Dot product: 30015.02
Normalized v1: [0.99944402 0.0333148  0.00133259]
Normalized v2: [9.99887394e-01 1.49983109e-02 4.99943697e-04]
Cosine similarity: 0.9998318081596929


In [5]:
# Block 3: Matrix Operations
import numpy as np

# Create matrices
A = np.array([[1, 2], [3, 4]])
B = np.array([[5, 6], [7, 8]])

# Matrix multiplication
C = A @ B  # Modern Python (3.5+)
# Alternative: np.matmul(A, B) or np.dot(A, B)
print(f"A @ B:\n{C}")

# Transpose
A_T = A.T
# Alternative: np.transpose(A)
print(f"A transpose:\n{A_T}")

# Identity matrix
I = np.eye(3)  # 3×3 identity
print(f"Identity matrix:\n{I}")

# Matrix inverse
try:
    A_inv = np.linalg.inv(A)
    # Verify: A @ A_inv should be identity
    print(f"A inverse:\n{A_inv}")
    print(f"A @ A_inv:\n{A @ A_inv}")  # Close to [[1,0],[0,1]]
except np.linalg.LinAlgError:
    print("Matrix is singular (not invertible)")

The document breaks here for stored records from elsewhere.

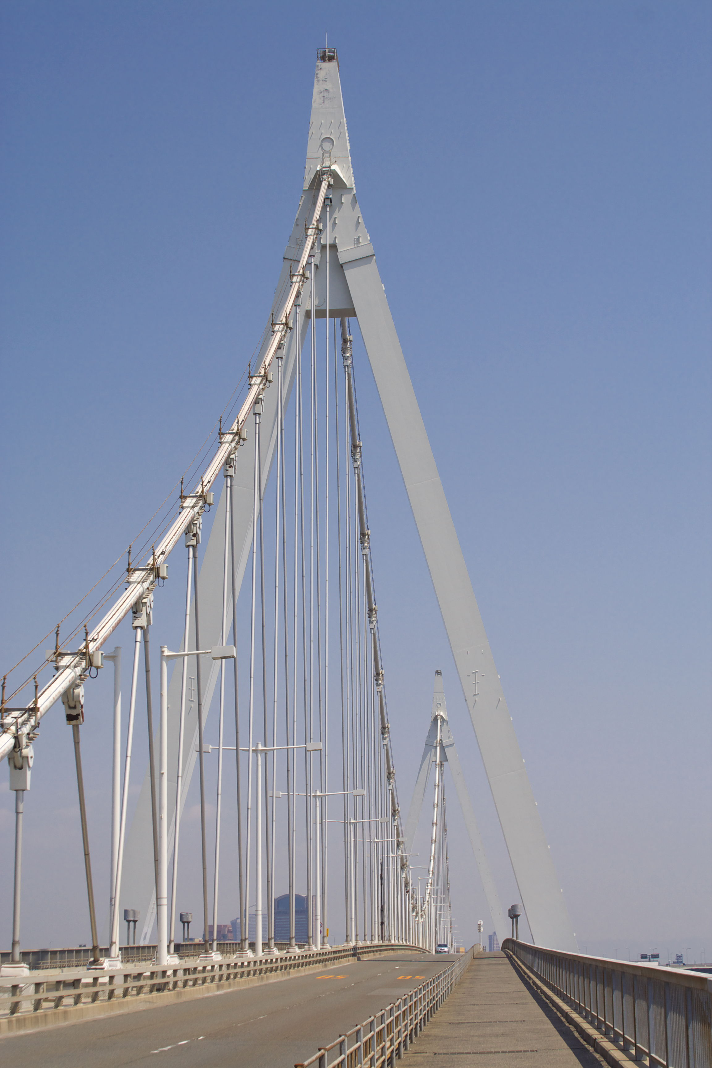 此花大橋（大阪市, 日本） / Konohana Ohashi Bridge Osaka, Japan
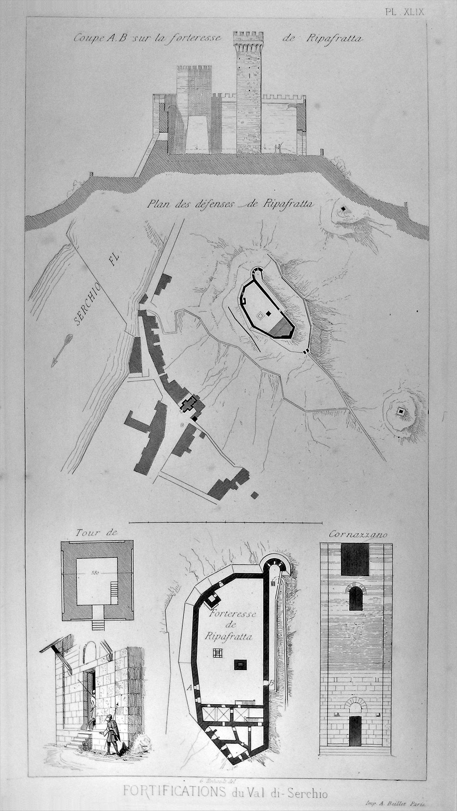 Disegno in pianta e sezione del Castello di Ripafratta
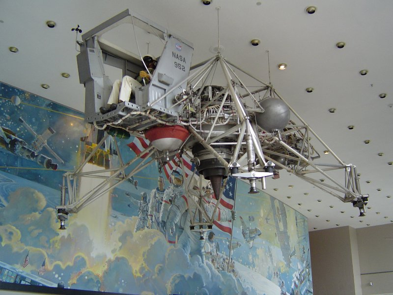 LLTV #2 в Космическом центре им. Л. Джонсона
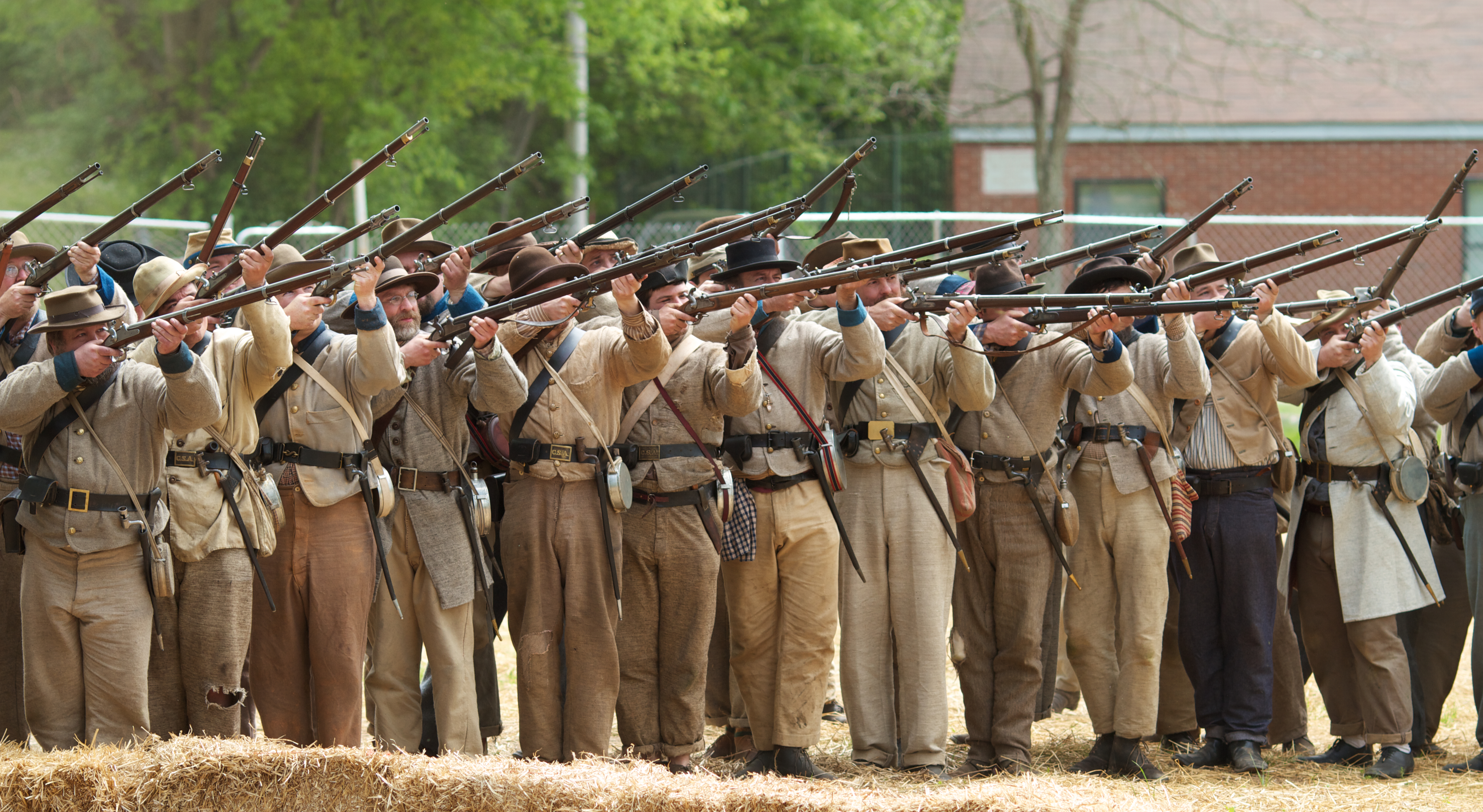 Carter House Gardens Franklin Battlefield Franklin, Tennessee
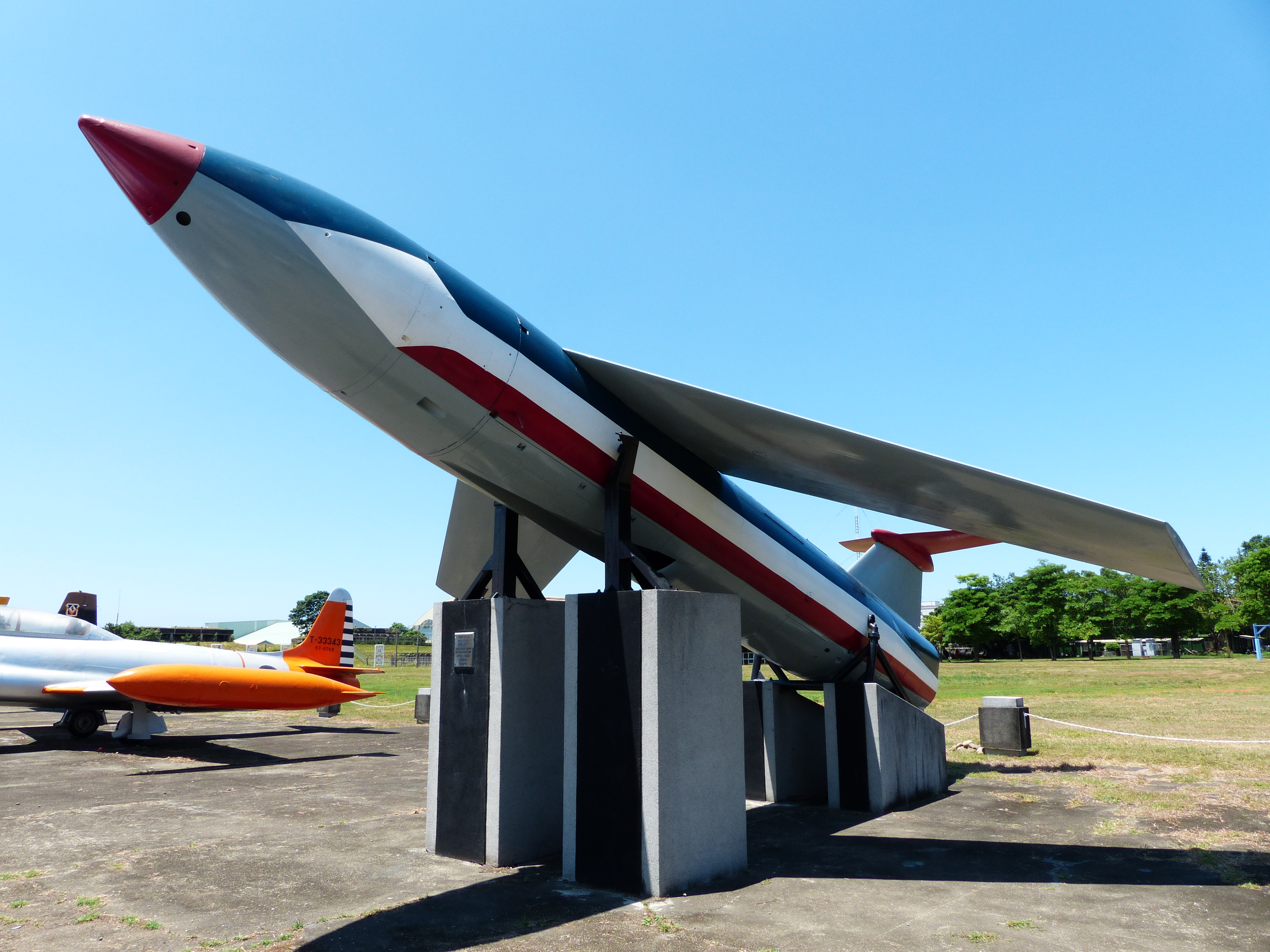 空軍臺南基地飛機展示區的MGM-1C屠牛士地對地巡航飛彈左前方。
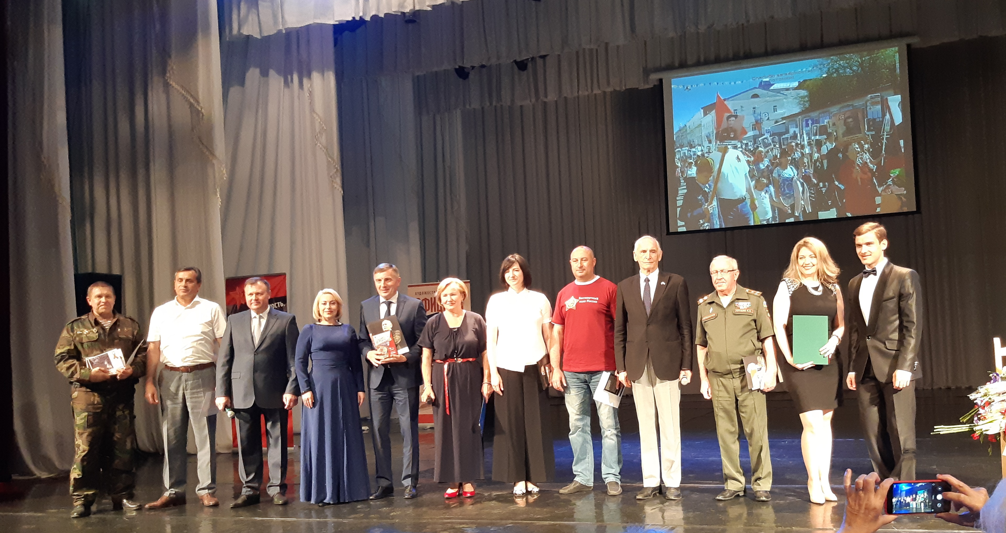 Лановой В. С. на акции Спасибо за верность, потомки! в Адыгее 19.06.2018
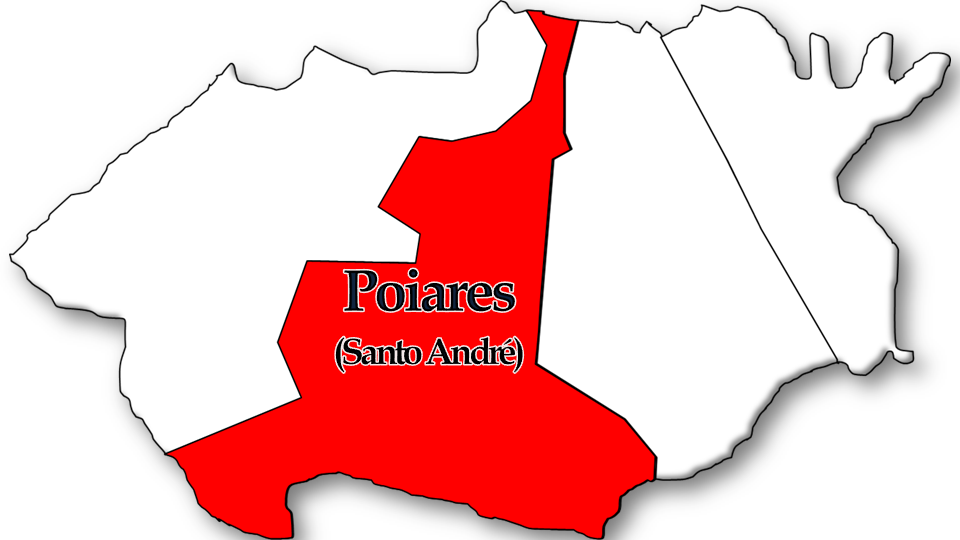 População
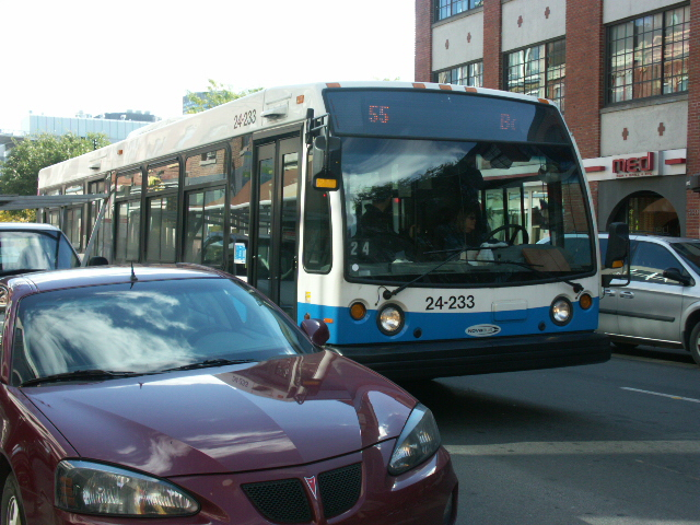 Bus from the STM (Société de Transport de Montréal). Photo by: User:Gene.arboit
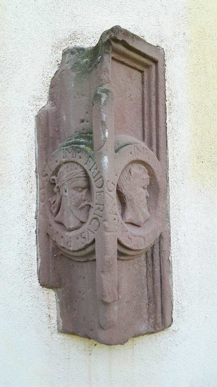 remploi du château Renaissance sur la façade nord
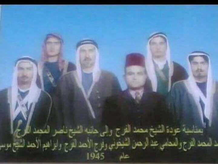 صورة لأحد الشيوخ في سورية الذين قاوموا الاحتلال الفرنسي وتم نفيه الى جزيرة قمران تعود هذه الصورة بعد وعدته من المنفى واستقبباله
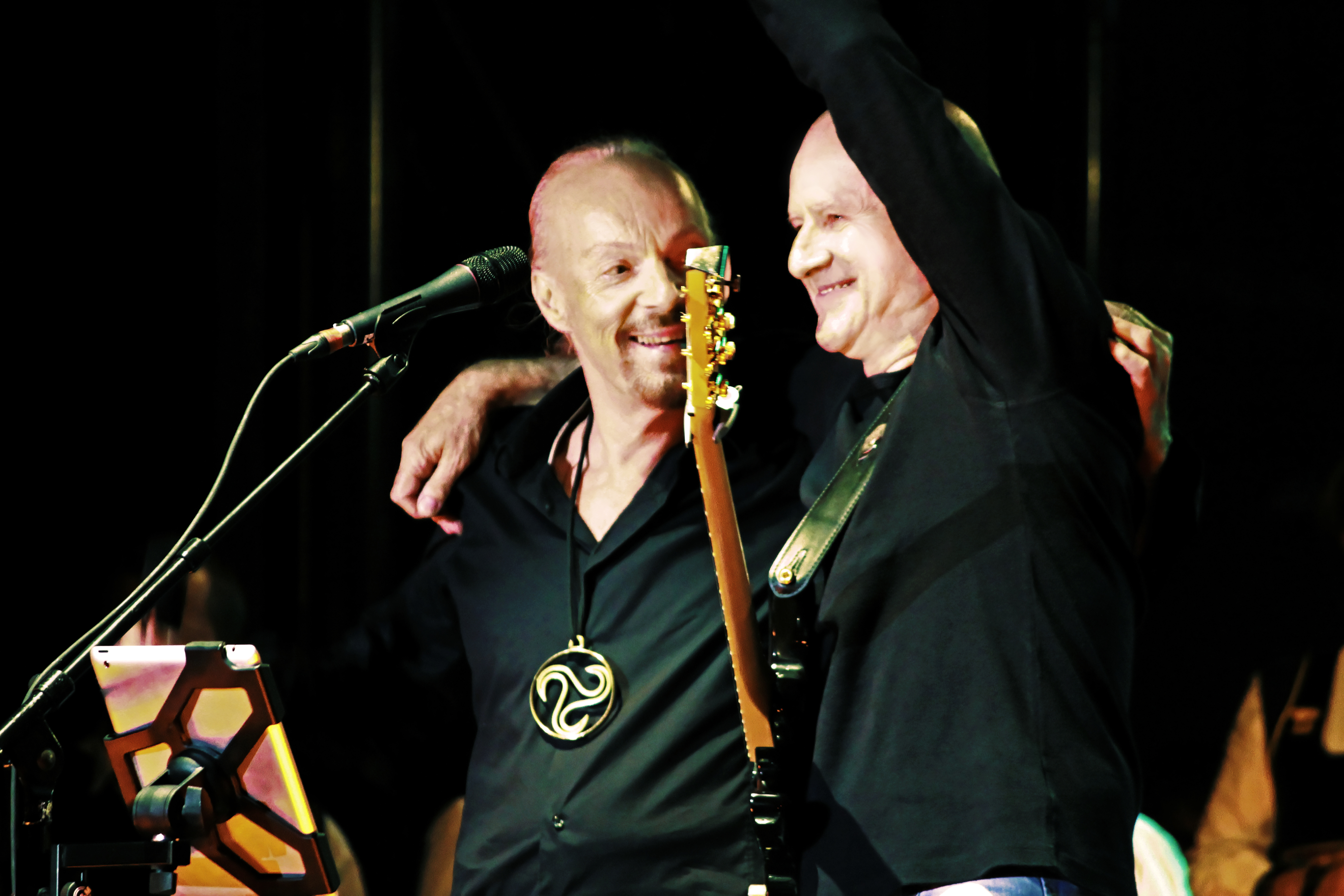 Dan Ar Braz et Alan Stivell lors de son concert inaugural de la tournée liée à la promotion de l'album Celebration, lors du Festival Interceltique de Lorient 2012.
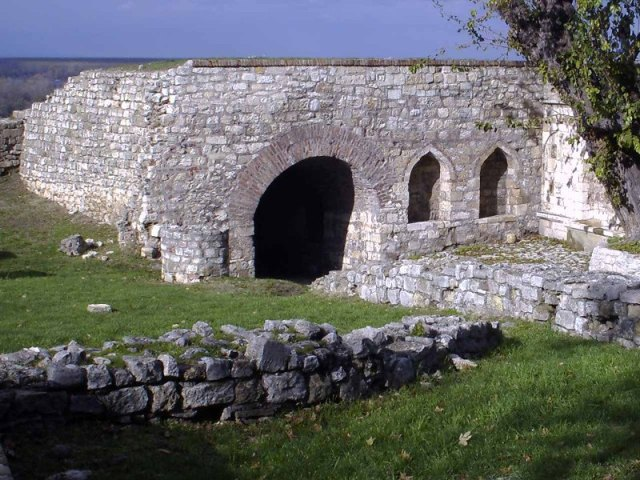 Srpskohrvatski / српскохрватски: Defterdarova kapija na Beogradskoj tvrđavi
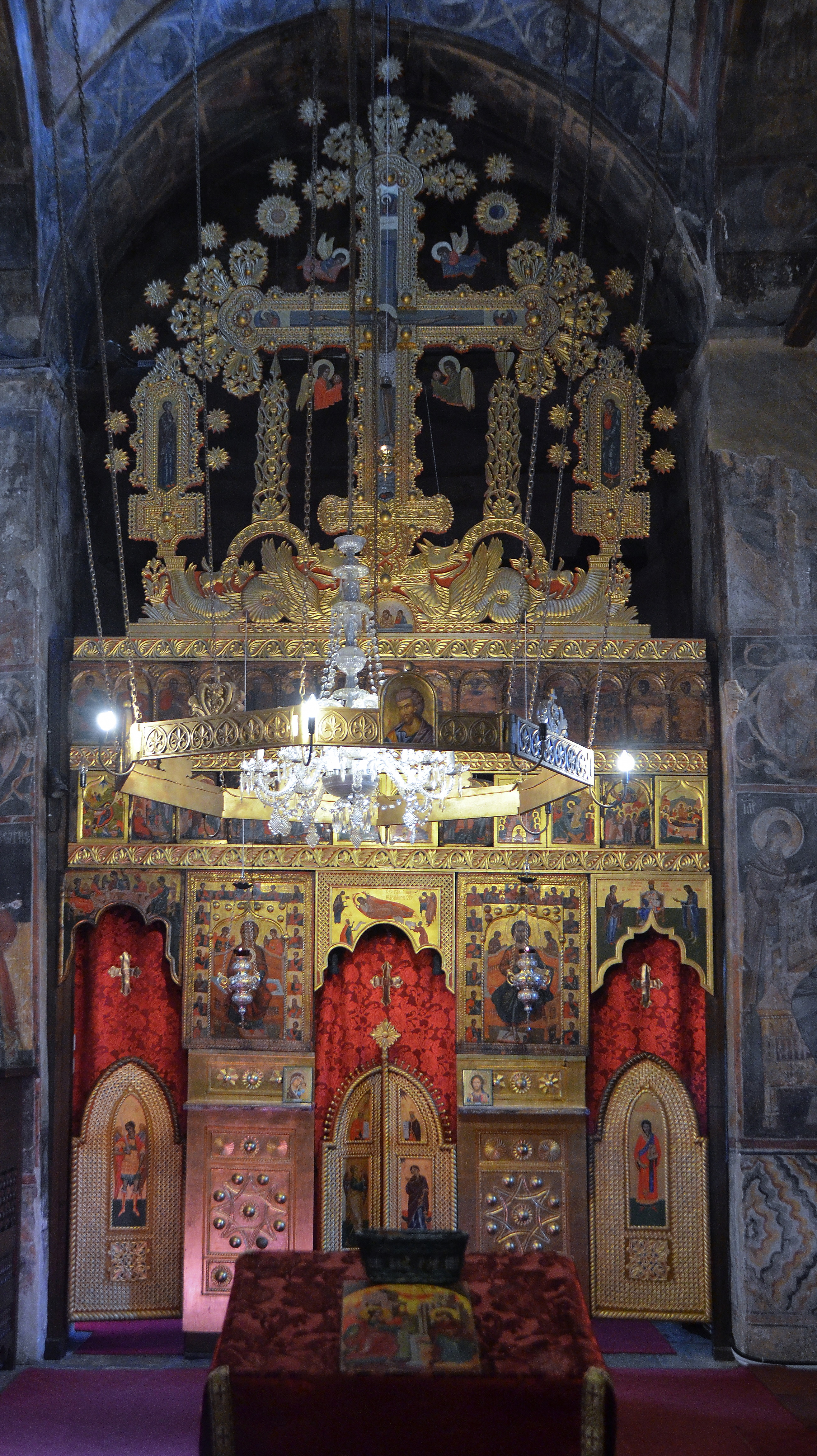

# Determinant (check if invertible)
det = np.linalg.det(A)
print(f"Determinant of A: {det}")
if abs(det) < 1e-10:
    print("Matrix is effectively singular")

# Element-wise operations (Hadamard product)
elementwise = A * B  # NOT matrix multiplication!
print(f"Element-wise multiply:\n{elementwise}")

# Shape information
print(f"A shape: {A.shape}")  # (2, 2)
print(f"Number of dimensions: {A.ndim}")  # 2

A @ B:
[[19 22]
 [43 50]]
A transpose:
[[1 3]
 [2 4]]
Identity matrix:
[[1. 0. 0.]
 [0. 1. 0.]
 [0. 0. 1.]]
A inverse:
[[-2.   1. ]
 [ 1.5 -0.5]]
A @ A_inv:
[[1.0000000e+00 0.0000000e+00]
 [8.8817842e-16 1.0000000e+00]]
Determinant of A: -2.0000000000000004
Element-wise multiply:
[[ 5 12]
 [21 32]]
A shape: (2, 2)
Number of dimensions: 2


In [7]:
# Block 4: Neural Network Layer Example
import numpy as np

# Neural network layer with 3 inputs, 2 outputs:
np.random.seed(42)

# Input vector: x = [x₁, x₂, x₃]  (3×1)
x = np.array([1.0, 2.0, 3.0])

# Weight matrix: W (2×3)
W = np.array([[0.5, 0.3, 0.2],
              [0.1, 0.4, 0.6]])

# Bias vector: b = [b₁, b₂]  (2×1)
b = np.array([0.1, 0.2])

# Forward pass: y = Wx + b
y = W @ x + b

print(f"Input x: {x}")
print(f"Weight matrix W:\n{W}")
print(f"Bias b: {b}")
print(f"Output y: {y}")

# Expected output: [1.8, 2.9]
# y₁ = 0.5×1.0 + 0.3×2.0 + 0.2×3.0 + 0.1 = 1.8
# y₂ = 0.1×1.0 + 0.4×2.0 + 0.6×3.0 + 0.2 = 2.9

# Security attack: Adversary wants to maximize y₁. They can perturb x 
# in direction of first row of W: perturbation = ε[0.5, 0.3, 0.2]
epsilon = 0.1
perturbation = epsilon * W[0]  # Direction of first row
x_adversarial = x + perturbation
y_adversarial = W @ x_adversarial + b

print(f"\nAdversarial perturbation: {perturbation}")
print(f"Adversarial input: {x_adversarial}")
print(f"Adversarial output: {y_adversarial}")
print(f"y₁ increased by: {y_adversarial[0] - y[0]}")

Input x: [1. 2. 3.]
Weight matrix W:
[[0.5 0.3 0.2]
 [0.1 0.4 0.6]]
Bias b: [0.1 0.2]
Output y: [1.8 2.9]

Adversarial perturbation: [0.05 0.03 0.02]
Adversarial input: [1.05 2.03 3.02]
Adversarial output: [1.838 2.929]
y₁ increased by: 0.03799999999999981


In [8]:
# Block 5: Dot Product Deep Dive
import numpy as np

# Vectors
u = np.array([1, 2, 3])
v = np.array([4, 5, 6])

# Dot product (multiple ways)
dot1 = np.dot(u, v)
dot2 = u @ v
dot3 = np.sum(u * v)  # Manual: elementwise multiply then sum

print(f"Dot product (np.dot): {dot1}")
print(f"Dot product (@): {dot2}")
print(f"Dot product (manual): {dot3}")

# Verify geometric interpretation: u·v = ||u|| ||v|| cos(θ)
magnitude_u = np.linalg.norm(u)
magnitude_v = np.linalg.norm(v)
cos_theta = dot1 / (magnitude_u * magnitude_v)
theta_radians = np.arccos(cos_theta)
theta_degrees = np.degrees(theta_radians)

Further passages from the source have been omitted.